GEA (Gustaf Ericssons Automobilfabrik) was a Swedish automobile manufacturer founded by Gustaf Ericsson (son of inventor Lars Magnus Ericsson) in 1904 in Stockholm.

Originally the company was located in Arbetargatan, but later it moved to Liljeholmen. Together with his classmates from Chalmers University of Technology K. G. Karlsson and Erik L. Magnus, they had the expertise needed for the project. The company started making engines, at first kerosene engines for pumps and agricultural machines. Later they also made boat engines under the name Gurik.

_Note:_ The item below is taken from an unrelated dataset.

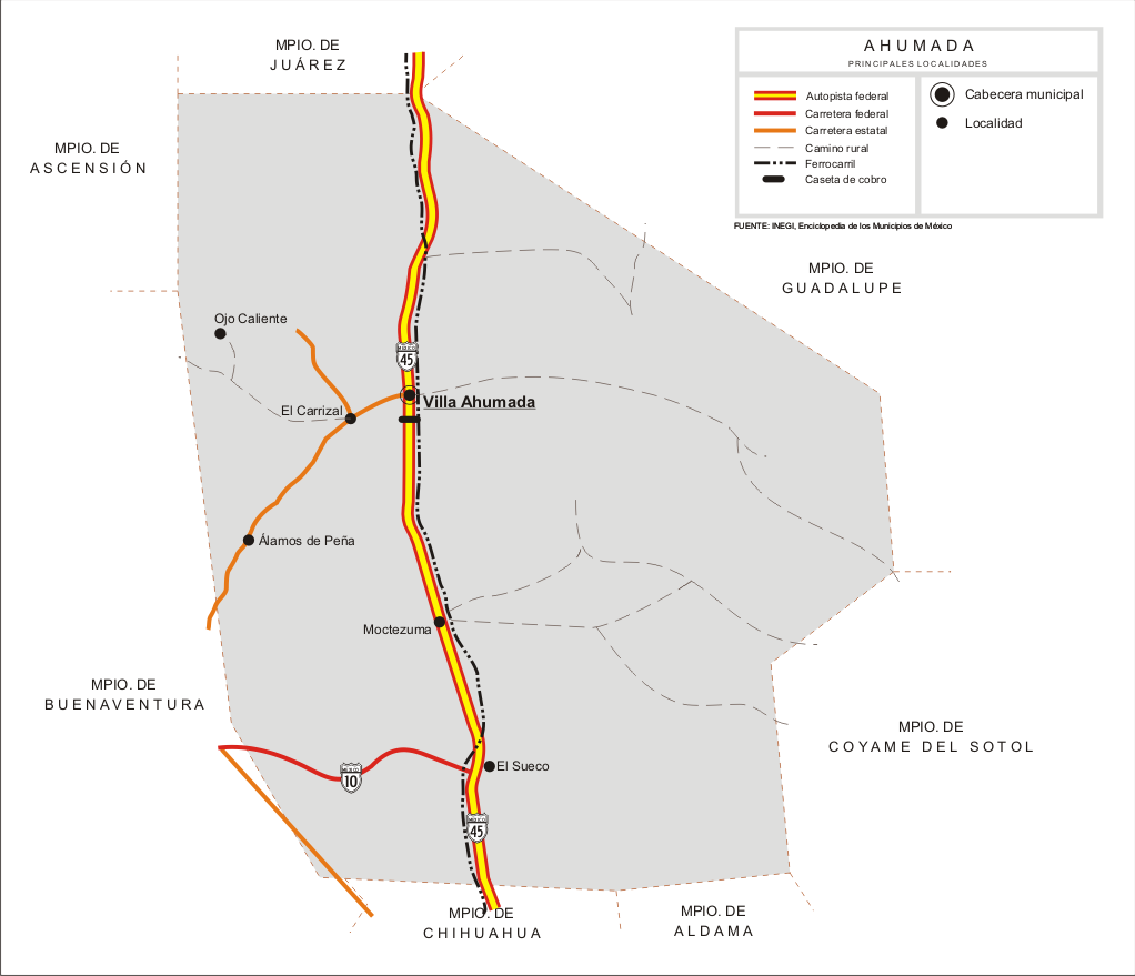 Mapa de las comunicaciones del Municipio de Ahumada en el estado de Chihuahua, México.

After a few years Ericsson thought it was time to build a car. It was to be powered by a six-cylinder engine, a first for Europe. One of the biggest problems was with the magneto. They asked Bosch for help, but Bosch said they could not solve the problem. In the end Karlsson solved it by using two magnetos. The engine was essentially two Fafnir engines in a row, driving the rear wheels via a chain. The chassis was also made in Germany. In 1905 the car was finished. Because of its size it was nicknamed Ormen Långe (so called after the viking longship of the same name). According to news reports it had a top speed of 60 km/h. However, the market was not ready for such a car and it did not enter production. GEA imported, assembled and adopted cars for the Swedish market. The company folded in 1909.

Ericsson later designed the 1933 Volvo Venus Bilo, a very early example of streamlined cars.